In [56]:
import nltk
from nltk.corpus import stopwords
from nltk.stem.porter import PorterStemmer
from nltk.stem import WordNetLemmatizer
import tensorflow as tf
keras = tf.keras
from keras import Input, Sequential
from keras.layers import Dense, LSTM, Dropout, Embedding
import csv
import math
import numpy as np
import pandas as pd
import re
import string
from nltk.tokenize import word_tokenize
from textblob import TextBlob
from functools import lru_cache

In [57]:
nltk.download("stopwords")
nltk.download("punkt")
nltk.download("wordnet")

[nltk_data] Downloading package stopwords to /home/deep/nltk_data...
[nltk_data]   Package stopwords is already up-to-date!
[nltk_data] Downloading package punkt to /home/deep/nltk_data...
[nltk_data]   Package punkt is already up-to-date!
[nltk_data] Downloading package wordnet to /home/deep/nltk_data...
[nltk_data]   Package wordnet is already up-to-date!


True

In [58]:
train_df = pd.read_csv("Train.csv")
test_df = pd.read_csv("Test.csv")
val_df = pd.read_csv("Valid.csv")
train_df.head(3)

Unnamed: 0,text,label
0,I grew up (b. 1965) watching and loving the Th...,0
1,"When I put this movie in my DVD player, and sa...",0
2,Why do people who do not know what a particula...,0


In [59]:
train_df.shape

(40000, 2)

In [60]:
train_df.info()

<class 'pandas.core.frame.DataFrame'>
RangeIndex: 40000 entries, 0 to 39999
Data columns (total 2 columns):
 #   Column  Non-Null Count  Dtype 
---  ------  --------------  ----- 
 0   text    40000 non-null  object
 1   label   40000 non-null  int64 
dtypes: int64(1), object(1)
memory usage: 625.1+ KB


In [61]:
train_df.duplicated().sum()

277

In [62]:
train_df = train_df.drop_duplicates()
test_df = test_df.drop_duplicates()
val_df = val_df.drop_duplicates()
train_df.shape

(39723, 2)

In [63]:
stemmer = PorterStemmer()
lemmatizer = WordNetLemmatizer()

In [64]:
@lru_cache(maxsize=None)
def preprocess(text: str) -> str:
    text = text.lower()
    text = re.sub('\[.*?\]', "", text)
    text = re.sub('\\W', " ", text)
    text = re.sub("https?://\S+|www\.\S+", "", text)
    text = re.sub('<.*?>+', "", text)
    text = re.sub('[%s]' % re.escape(string.punctuation), "", text)
    text = re.sub('\n', "", text)
    text = re.sub('\w*\d\w*', "", text)

    return text

In [65]:
stop_words = set(stopwords.words('english'))

@lru_cache(maxsize=None)
def tokenize_and_lemmatize(text: str) -> [str]:
    tokens = word_tokenize(text)
    stemmed = [stemmer.stem(lemmatizer.lemmatize(token)) for token in tokens if token not in stop_words]
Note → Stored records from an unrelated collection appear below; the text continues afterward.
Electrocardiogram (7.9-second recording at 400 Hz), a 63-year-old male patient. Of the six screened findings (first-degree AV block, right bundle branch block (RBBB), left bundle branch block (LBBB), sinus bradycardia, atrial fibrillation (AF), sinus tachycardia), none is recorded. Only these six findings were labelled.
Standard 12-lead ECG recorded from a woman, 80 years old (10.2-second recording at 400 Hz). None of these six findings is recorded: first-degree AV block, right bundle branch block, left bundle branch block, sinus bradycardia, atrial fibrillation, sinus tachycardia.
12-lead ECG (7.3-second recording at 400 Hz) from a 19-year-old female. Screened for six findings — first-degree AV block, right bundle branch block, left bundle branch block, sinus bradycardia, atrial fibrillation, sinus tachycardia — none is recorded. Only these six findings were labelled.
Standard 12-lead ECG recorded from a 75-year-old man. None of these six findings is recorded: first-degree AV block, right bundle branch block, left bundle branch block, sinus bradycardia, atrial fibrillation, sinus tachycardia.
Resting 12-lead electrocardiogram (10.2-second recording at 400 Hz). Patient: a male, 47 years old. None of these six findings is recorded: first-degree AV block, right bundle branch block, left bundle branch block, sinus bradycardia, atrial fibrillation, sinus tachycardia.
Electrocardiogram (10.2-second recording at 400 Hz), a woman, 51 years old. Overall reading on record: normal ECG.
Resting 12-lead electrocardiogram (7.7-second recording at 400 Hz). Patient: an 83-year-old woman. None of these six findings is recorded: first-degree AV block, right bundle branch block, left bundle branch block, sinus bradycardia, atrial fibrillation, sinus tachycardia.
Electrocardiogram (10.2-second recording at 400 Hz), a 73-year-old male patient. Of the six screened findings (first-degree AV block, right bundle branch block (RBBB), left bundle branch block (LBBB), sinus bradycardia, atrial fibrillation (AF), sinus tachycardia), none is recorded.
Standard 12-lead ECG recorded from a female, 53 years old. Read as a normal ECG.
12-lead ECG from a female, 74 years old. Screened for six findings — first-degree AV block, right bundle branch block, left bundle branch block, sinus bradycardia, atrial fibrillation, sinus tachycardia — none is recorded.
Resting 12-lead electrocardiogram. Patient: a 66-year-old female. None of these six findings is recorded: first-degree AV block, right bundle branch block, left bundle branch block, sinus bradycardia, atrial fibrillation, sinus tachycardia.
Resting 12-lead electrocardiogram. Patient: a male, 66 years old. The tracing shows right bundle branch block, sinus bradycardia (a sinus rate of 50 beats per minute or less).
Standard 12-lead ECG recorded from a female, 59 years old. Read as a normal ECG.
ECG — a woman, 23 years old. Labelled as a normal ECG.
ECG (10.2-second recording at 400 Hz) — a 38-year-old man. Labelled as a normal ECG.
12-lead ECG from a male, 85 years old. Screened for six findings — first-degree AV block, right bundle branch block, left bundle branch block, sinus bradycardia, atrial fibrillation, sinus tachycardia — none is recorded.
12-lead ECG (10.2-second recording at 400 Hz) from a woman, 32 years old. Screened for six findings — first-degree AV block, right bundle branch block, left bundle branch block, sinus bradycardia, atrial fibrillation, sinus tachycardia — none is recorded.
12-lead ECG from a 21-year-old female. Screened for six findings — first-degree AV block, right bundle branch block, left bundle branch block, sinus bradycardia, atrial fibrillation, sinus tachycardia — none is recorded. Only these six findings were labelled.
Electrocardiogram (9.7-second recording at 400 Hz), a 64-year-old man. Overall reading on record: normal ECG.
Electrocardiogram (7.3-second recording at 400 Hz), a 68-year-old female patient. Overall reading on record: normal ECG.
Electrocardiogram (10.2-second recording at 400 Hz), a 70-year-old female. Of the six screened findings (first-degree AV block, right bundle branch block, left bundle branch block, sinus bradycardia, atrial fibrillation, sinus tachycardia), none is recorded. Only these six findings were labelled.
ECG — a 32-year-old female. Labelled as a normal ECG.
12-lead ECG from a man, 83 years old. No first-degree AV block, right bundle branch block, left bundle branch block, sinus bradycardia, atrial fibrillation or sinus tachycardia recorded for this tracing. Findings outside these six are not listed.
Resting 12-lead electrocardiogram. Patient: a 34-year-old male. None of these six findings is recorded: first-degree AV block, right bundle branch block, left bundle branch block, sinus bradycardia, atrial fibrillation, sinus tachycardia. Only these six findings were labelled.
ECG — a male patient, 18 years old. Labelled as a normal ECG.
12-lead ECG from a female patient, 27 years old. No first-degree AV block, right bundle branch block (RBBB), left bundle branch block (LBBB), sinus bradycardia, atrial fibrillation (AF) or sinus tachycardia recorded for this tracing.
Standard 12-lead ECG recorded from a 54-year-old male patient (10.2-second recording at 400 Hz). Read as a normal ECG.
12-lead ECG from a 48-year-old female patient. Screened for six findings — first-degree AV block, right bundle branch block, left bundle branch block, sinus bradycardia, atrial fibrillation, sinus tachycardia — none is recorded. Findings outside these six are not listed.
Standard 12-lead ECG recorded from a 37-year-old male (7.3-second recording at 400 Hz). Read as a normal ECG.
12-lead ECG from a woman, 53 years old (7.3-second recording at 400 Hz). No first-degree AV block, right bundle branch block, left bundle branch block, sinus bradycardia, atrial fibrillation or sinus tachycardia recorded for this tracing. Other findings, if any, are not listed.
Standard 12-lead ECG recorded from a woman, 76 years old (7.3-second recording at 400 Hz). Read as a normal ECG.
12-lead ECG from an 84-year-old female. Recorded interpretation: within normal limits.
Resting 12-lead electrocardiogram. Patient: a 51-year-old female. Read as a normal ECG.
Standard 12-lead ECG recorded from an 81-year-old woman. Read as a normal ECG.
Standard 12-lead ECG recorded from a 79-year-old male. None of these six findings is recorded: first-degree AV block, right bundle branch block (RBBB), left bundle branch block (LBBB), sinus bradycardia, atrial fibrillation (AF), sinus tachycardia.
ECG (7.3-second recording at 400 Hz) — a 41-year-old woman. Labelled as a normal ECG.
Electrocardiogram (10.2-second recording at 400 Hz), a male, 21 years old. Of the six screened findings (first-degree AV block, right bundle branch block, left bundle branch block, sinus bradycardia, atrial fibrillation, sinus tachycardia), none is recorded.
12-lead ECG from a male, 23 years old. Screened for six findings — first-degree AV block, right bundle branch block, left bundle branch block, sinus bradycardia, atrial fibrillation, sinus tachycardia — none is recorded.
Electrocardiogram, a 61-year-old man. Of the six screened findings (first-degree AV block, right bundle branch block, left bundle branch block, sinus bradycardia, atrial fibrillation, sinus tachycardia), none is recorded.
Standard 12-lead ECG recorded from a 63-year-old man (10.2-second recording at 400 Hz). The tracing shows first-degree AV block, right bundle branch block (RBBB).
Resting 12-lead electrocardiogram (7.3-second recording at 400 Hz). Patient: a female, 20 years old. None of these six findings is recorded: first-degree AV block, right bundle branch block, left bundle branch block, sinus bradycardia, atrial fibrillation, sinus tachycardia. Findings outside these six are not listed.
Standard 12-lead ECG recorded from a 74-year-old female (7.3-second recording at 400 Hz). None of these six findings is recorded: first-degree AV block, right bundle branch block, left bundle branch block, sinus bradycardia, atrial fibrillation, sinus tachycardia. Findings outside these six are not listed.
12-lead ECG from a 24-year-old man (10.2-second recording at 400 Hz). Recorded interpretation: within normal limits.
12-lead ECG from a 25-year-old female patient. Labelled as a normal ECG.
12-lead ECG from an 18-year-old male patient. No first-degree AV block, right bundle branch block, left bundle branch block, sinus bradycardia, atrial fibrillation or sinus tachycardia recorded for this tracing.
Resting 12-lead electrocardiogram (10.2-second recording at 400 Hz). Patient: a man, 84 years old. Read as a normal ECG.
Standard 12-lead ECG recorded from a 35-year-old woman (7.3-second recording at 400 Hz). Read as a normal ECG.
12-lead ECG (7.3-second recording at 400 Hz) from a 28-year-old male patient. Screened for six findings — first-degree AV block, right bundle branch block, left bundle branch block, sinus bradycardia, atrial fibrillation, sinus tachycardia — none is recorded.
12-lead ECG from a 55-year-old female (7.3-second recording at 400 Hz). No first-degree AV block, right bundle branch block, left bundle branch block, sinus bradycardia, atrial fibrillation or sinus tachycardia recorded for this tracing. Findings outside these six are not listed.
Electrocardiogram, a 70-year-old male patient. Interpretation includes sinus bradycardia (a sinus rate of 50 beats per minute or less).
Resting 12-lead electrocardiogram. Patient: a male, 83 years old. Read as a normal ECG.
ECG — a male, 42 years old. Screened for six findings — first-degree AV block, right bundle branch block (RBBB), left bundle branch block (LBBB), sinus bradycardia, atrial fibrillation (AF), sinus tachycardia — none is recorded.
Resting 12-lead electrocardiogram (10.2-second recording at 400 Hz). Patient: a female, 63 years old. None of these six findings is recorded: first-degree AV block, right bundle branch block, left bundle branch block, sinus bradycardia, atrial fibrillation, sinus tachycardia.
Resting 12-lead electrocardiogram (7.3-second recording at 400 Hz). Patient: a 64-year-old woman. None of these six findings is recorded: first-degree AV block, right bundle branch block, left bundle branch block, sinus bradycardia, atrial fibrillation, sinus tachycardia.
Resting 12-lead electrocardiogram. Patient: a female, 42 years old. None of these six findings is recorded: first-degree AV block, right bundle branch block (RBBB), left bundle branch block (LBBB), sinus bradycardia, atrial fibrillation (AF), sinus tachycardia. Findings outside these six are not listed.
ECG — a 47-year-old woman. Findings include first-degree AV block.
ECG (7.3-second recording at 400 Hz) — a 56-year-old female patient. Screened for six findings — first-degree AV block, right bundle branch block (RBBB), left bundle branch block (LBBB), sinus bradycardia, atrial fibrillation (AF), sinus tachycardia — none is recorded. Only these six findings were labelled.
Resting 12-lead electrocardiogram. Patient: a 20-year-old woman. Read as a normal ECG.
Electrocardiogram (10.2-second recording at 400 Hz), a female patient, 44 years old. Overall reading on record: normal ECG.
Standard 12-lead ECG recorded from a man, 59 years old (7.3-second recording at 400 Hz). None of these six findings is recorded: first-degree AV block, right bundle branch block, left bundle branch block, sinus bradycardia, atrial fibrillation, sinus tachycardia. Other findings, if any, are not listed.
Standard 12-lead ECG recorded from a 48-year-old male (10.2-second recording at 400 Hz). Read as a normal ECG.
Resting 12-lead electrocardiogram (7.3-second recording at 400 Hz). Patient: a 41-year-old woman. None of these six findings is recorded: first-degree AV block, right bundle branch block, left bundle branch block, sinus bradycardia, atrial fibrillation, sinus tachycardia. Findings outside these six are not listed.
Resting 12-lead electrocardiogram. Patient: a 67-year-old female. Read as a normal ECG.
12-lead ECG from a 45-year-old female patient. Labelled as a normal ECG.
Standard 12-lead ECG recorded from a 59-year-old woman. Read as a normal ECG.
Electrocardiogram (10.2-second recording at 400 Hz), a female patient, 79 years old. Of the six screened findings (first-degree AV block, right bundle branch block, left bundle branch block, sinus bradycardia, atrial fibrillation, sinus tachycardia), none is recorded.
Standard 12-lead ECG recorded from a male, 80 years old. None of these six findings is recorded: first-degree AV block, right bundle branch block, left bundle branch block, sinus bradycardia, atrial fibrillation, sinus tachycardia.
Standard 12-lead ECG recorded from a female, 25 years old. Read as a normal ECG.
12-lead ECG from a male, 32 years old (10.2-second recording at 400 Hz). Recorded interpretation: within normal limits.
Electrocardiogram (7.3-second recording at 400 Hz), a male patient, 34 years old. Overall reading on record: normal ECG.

    # words = [word for word in stemmed if word not in stop_words]
    # corrected = [str(TextBlob(word).correct()) for word in words]

    return stemmed

In [66]:
train_df.iloc[:, 0] = train_df.iloc[:, 0].apply(lambda x: tokenize_and_lemmatize(preprocess(x)))
train_df.head(3)

Unnamed: 0,text,label
0,"[grew, b, watch, love, thunderbird, mate, scho...",0
1,"[put, movi, dvd, player, sat, coke, chip, expe...",0
2,"[peopl, know, particular, time, past, like, fe...",0


In [67]:
test_df.iloc[:, 0] = test_df.iloc[:, 0].apply(lambda x: tokenize_and_lemmatize(preprocess(x)))
test_df.head(3)

Unnamed: 0,text,label
0,"[alway, wrote, seri, complet, stink, fest, jim...",0
1,"[watch, dir, steve, purcel, typic, mari, kate,...",0
2,"[movi, poorli, written, direct, fell, asleep, ...",0


In [68]:
val_df.iloc[:, 0] = val_df.iloc[:, 0].apply(lambda x: tokenize_and_lemmatize(preprocess(x)))
val_df.head(3)

Unnamed: 0,text,label
0,"[year, sinc, sharon, stone, award, viewer, leg...",0
1,"[someon, need, make, car, payment, truli, aw, ...",0
2,"[guidelin, state, comment, must, contain, mini...",0